**What this task involves**
Your job is to give again, exactly and with no additions, the lines in the records below from the one with "arad - catedrala catolica (3)" through the one with "Deutschland, Bonn, Graurheindorfer", both included. Omit the pictures.

**Given records**
......
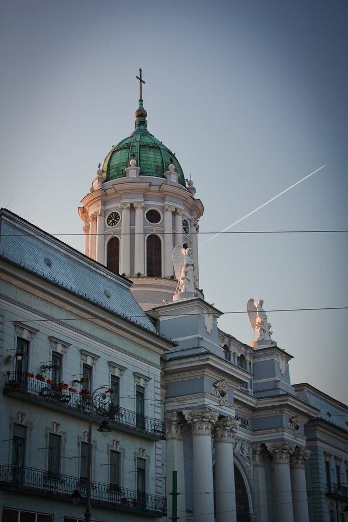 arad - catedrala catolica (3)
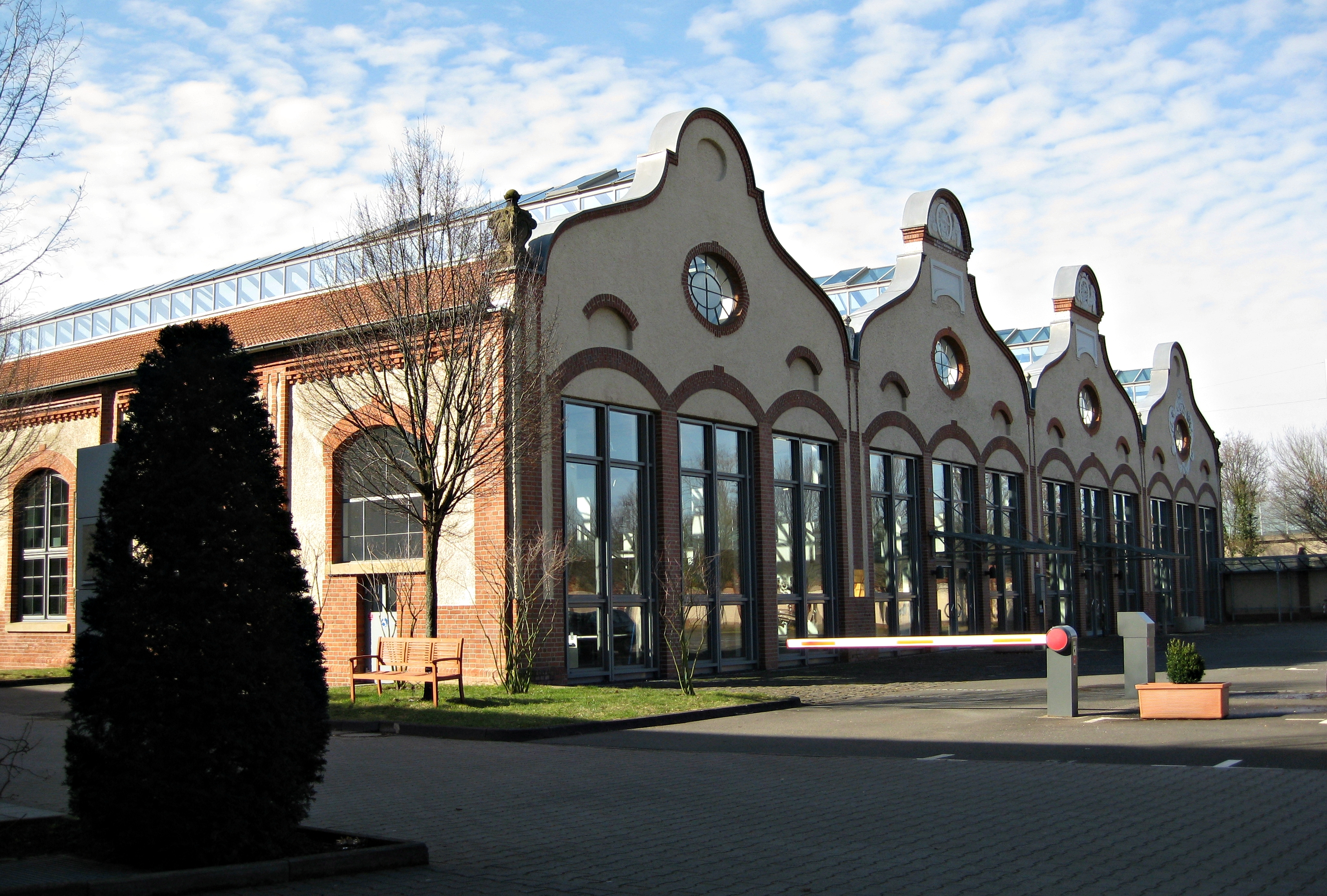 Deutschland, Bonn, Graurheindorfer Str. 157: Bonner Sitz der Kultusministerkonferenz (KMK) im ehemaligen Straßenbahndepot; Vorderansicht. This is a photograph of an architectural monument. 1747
......
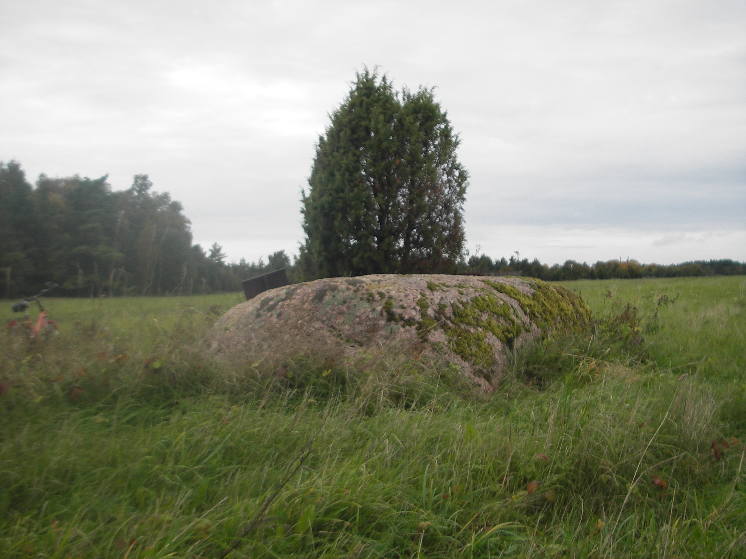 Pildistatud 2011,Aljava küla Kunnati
......
**Answer for the task**
 arad - catedrala catolica (3)
 Deutschland, Bonn, Graurheindorfer Str. 157: Bonner Sitz der Kultusministerkonferenz (KMK) im ehemaligen Straßenbahndepot; Vorderansicht. This is a photograph of an architectural monument. 1747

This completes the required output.